--- Data in this exercise ---
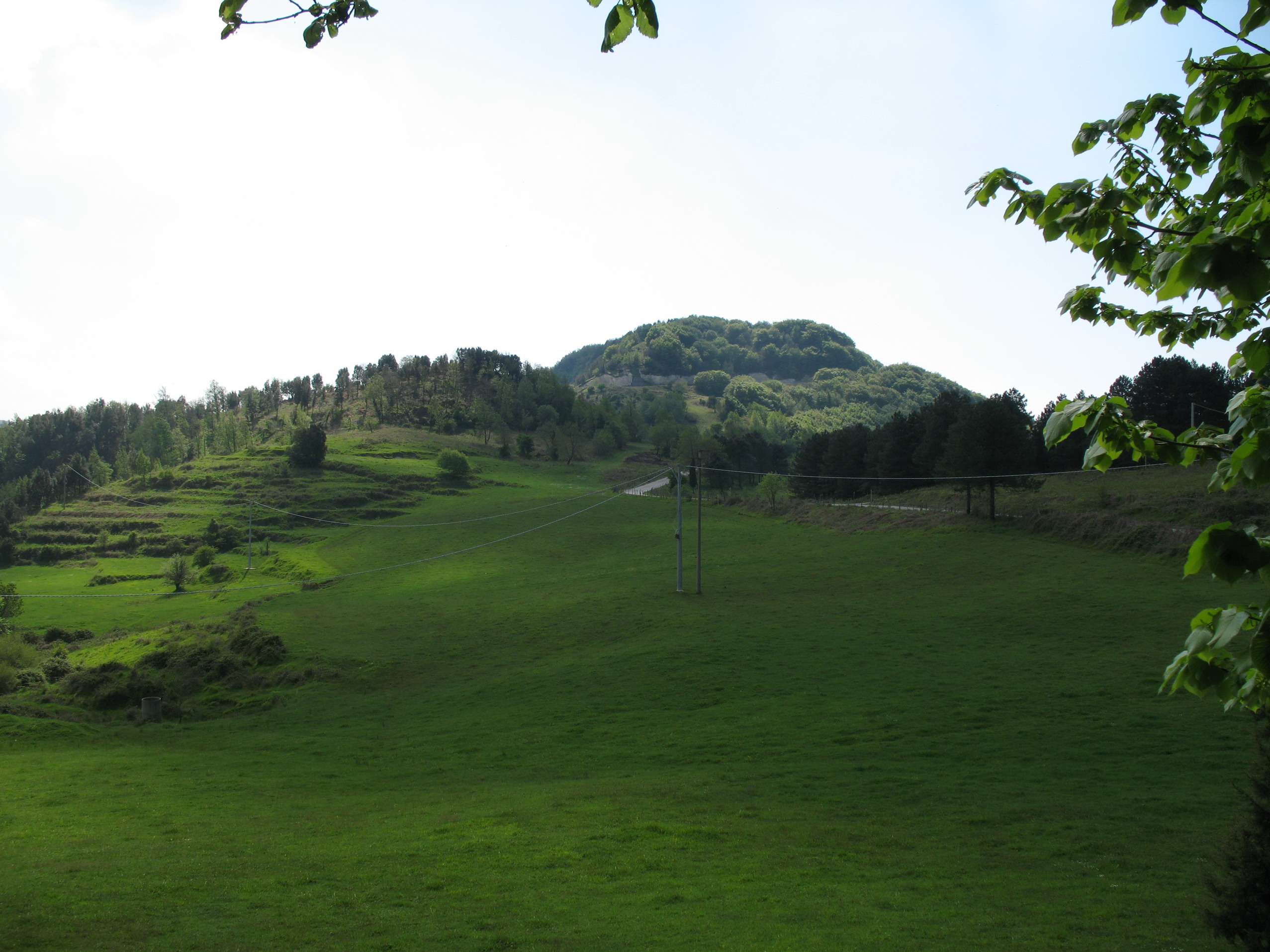 Paesaggio al passo della Limina in provincia di Reggio Calabria
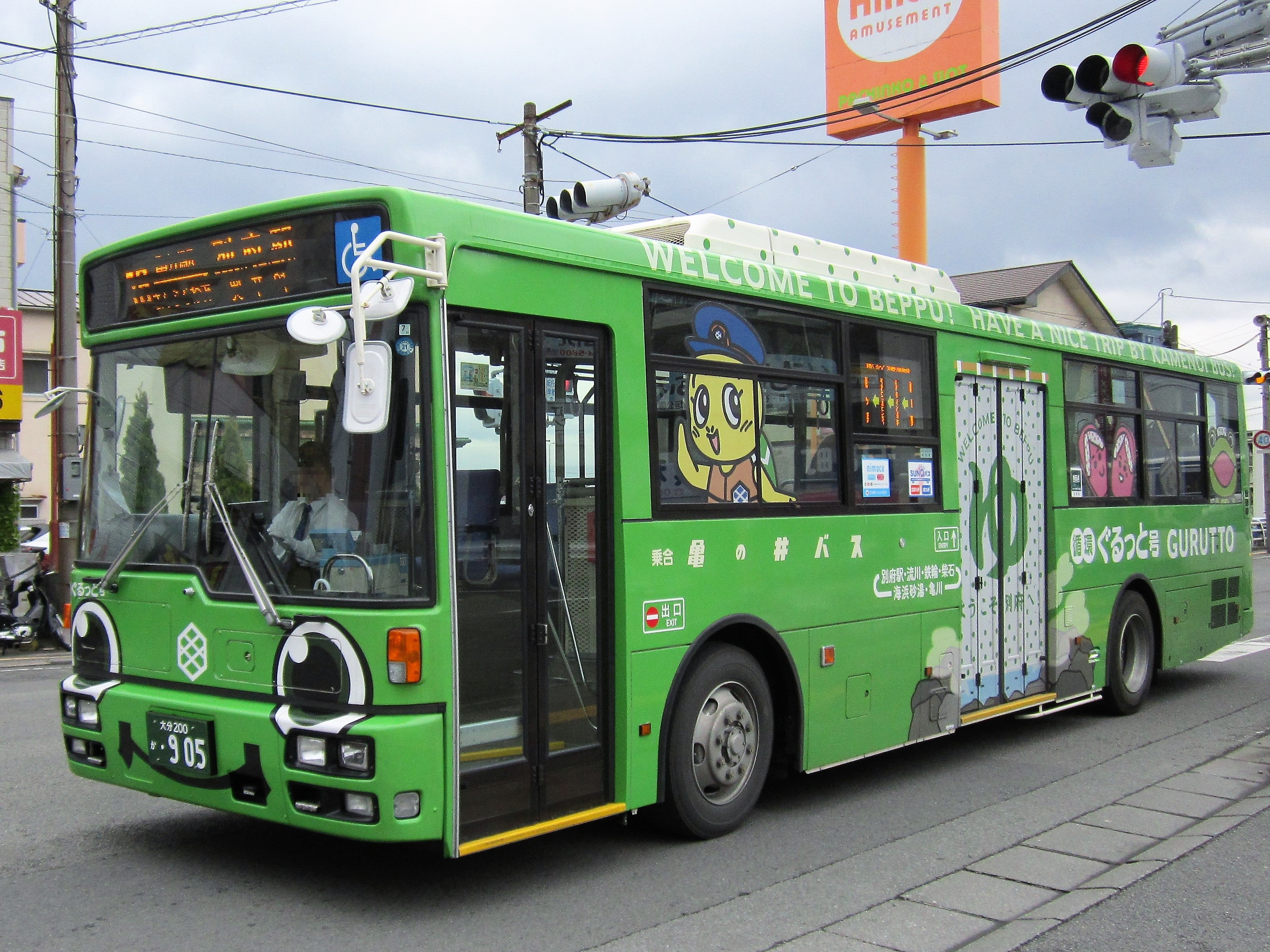 亀の井バス 循環ぐるっと号（亀川駅付近） Canon PowerShot A2200
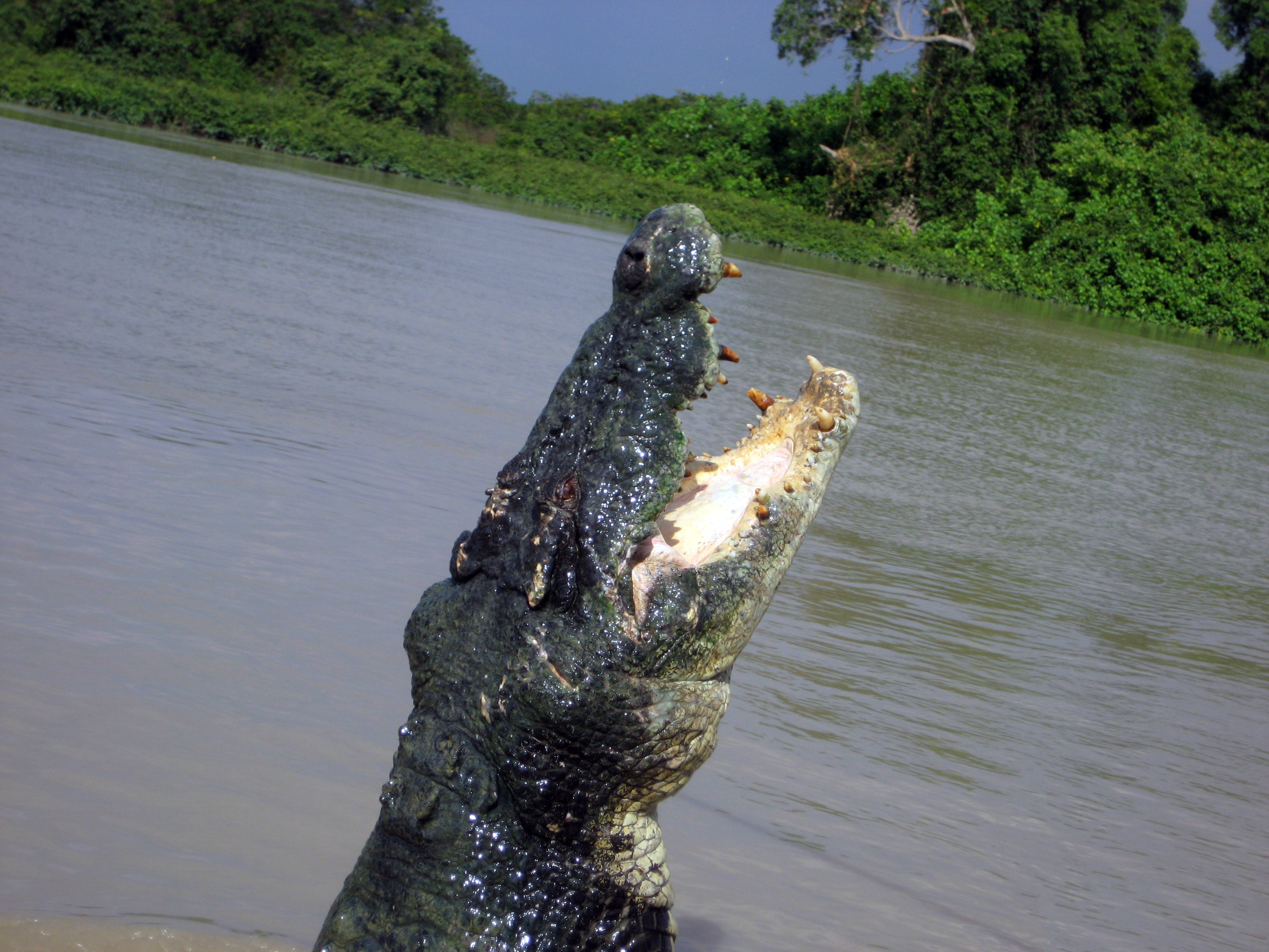 Adelaide River, NT.
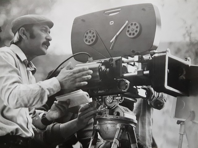 Киностудия Таджикфильм
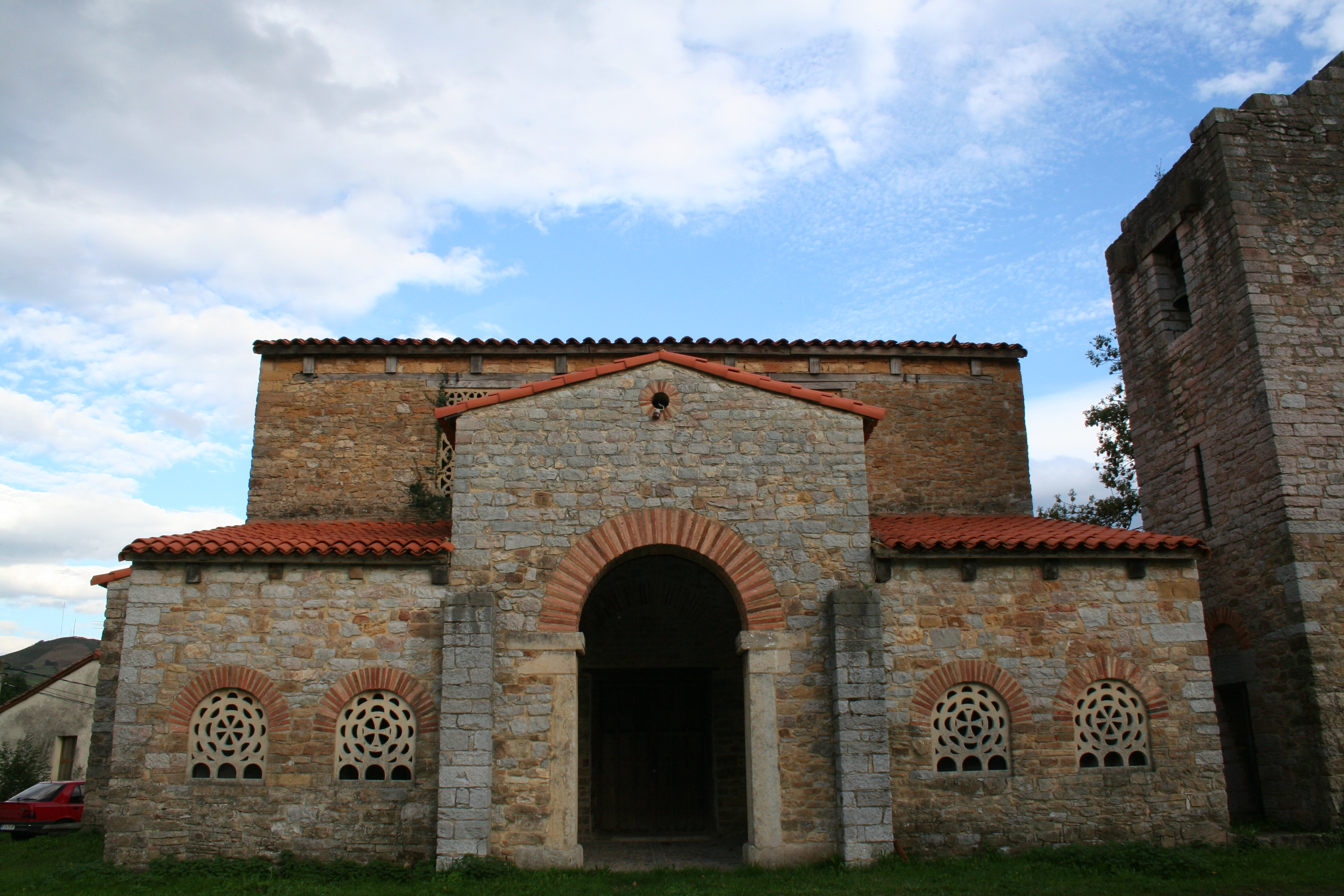 Frontal de la Iglesia de Santa María de Bendones, Oviedo
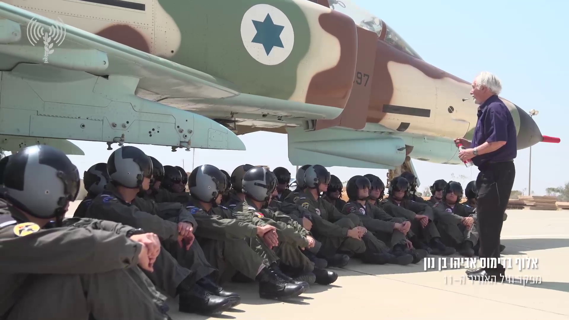 תמונות מקורס טיס 178.
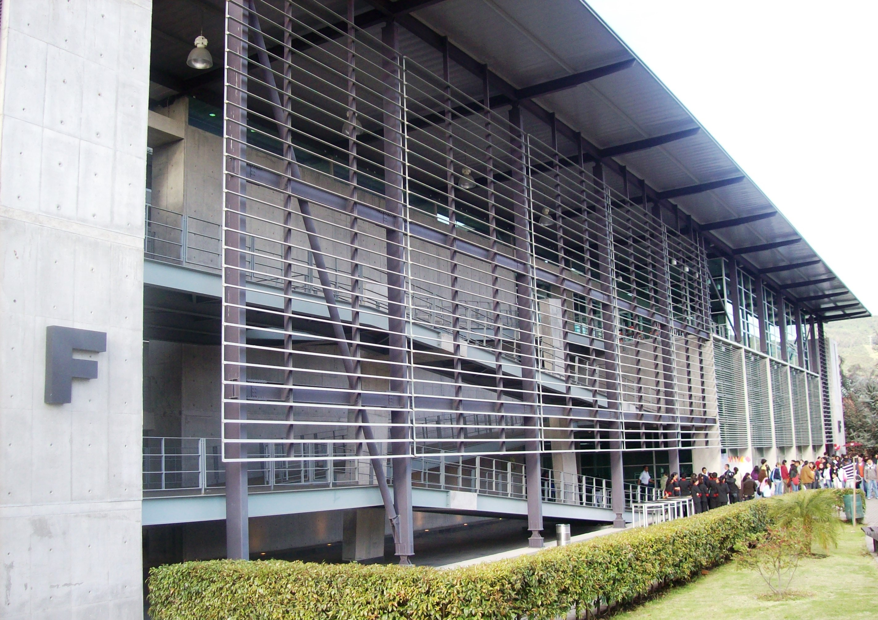 Vista del bloque F de la Escuela Colombiana de Ingeniería Julio Garavito
---
Please repeat the entries above exactly, leaving out any pictures.

## Your solution
 Paesaggio al passo della Limina in provincia di Reggio Calabria
 亀の井バス 循環ぐるっと号（亀川駅付近） Canon PowerShot A2200
 Adelaide River, NT.
 Киностудия Таджикфильм
 Frontal de la Iglesia de Santa María de Bendones, Oviedo
 תמונות מקורס טיס 178.
 Vista del bloque F de la Escuela Colombiana de Ingeniería Julio Garavito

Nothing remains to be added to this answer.